Lima Sektor Penyumbang Emisi Terbesar di Indonesia, Energi Nomor Dua
Lima sektor tercatat menjadi penyumbang emisi terbesar di Indonesia. Sektor pertanian, kehutanan, dan penggunaan lahan atau agriculture forestry and Other Land Use (Afolu) menjadi penyumbang emisi gas rumah kaca (GRK) terbesar di Indonesia.
Berdasarkan catatan Kearney Indonesia yang dihimpun dari Kementerian Lingkungan Hidup dan Kehutanan serta Kementerian Perencanaan Pembangunan Nasional, emisi GRK yang ada di Indonesia sebesar 1.800 metrik ton CO2 equivalent pada 2022. Dari jumlah tersebut, sebesar 55% berasal dari sektor Afolu.
"Komposisi emisi yang berasal dari Afolu terbesar disumbang dari kebakaran gambut sebesar 44% dari emisi Afolu, kemudian dekomposisi gambut sebesar 39%, pertanian sebesar 11%, dan Folu lainya sebesar 7%," tulis laporan Kearney berjudul "Jalur Indonesia Menuju Net Zero 2060", dikutip Kamis (5/12).
Sementara sektor penyumbang emisi terbesar adalah energi yang mencapai 26%. Sebagian besar emisi disumbang oleh produksi listrik sebesar 57%, pembakaran bahan bakar dari manufaktur industri sebesar 29%, pembangunan 6%, dan lainya sebesar 4 %.
Kemudian tempat ketiga adalah sektor transportasi, yang sebagian besar disumbang transportasi darat. Sektor keempat yaitu sampah dan air limbah industri.
Sedangkan sektor kelima adalah Industrial Processes and Product Use (IPPU). Industri semen menjadi penyumbang emisi GRK sebesar 52% dari sektor IPPU, industri kimia sebesar 24%, industri besi dan baja sebesar 12%, dan lainya sebesar 12%.
Direktur Utama Kearney Indonesia, Shirley Santoso, mengatakan, tindakan yang bisa dilakukan pemerintah maupun pemangku kepentingan terkait untuk dapat mengurangi emisi dapat dilakukan melalui beberapa langkah. Pengurangan emisi Afolu bisa dilakukan dengan menciptakan penampung karbon neto dari kehutanan dan penggunaan lahan, menjalankan program restorasi, mencegah deforestasi, dan meningkatkan pertanian yang berkelanjutan.

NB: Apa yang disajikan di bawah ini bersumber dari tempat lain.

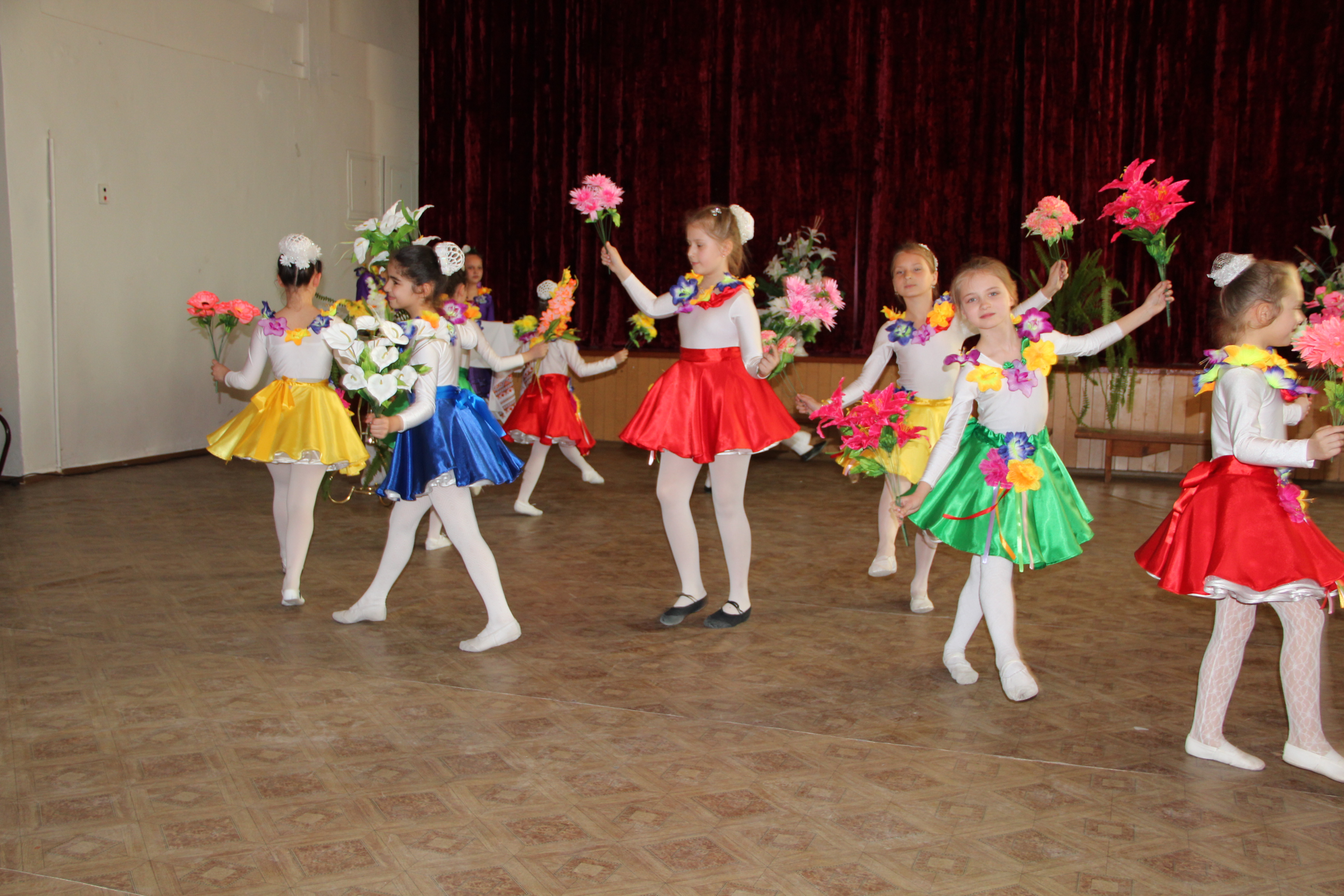 Хореографическое отделение ЛШИ

Sementara itu, untuk sektor energi dapat dilakukan dengan meningkatkan efisiensi energi, mempercepat penerapan energi terbarukan , dan memanfaatkan teknologi CCS untuk menghilangkan emisi yang tidak dapat dihindari.
Pada sektor transportasi, pengurangan emisi bisa dilakukan dengan revitalisasi transportasi perkotaan, meningkatkan standar efisiensi bahan bakar, berinvestasi besar-besaran pada kendaraan listrik, dan secara proaktif berinvestasi dalam mobilitas hidrogen.
Shirley mengatakan, pengurangan emisi sektor sampah harus dilakukan dengan cara mengelola limbah industri dengan ketat, mengurangi limbah padat di kota melalui penegakan hukum dan partisipasi aktif pemangku kepentingan, dan memastikan pengolahan air limbah domestik yang lengkap.
Sementara itu, pengurangan emisi sektor IPPU dapat dilakukan dengan melakukan modernisasi dan dekarbonisasi industri berintensitas emisi tinggi, dengan mengadopsi teknologi hijau dan menegakkan standar emisi.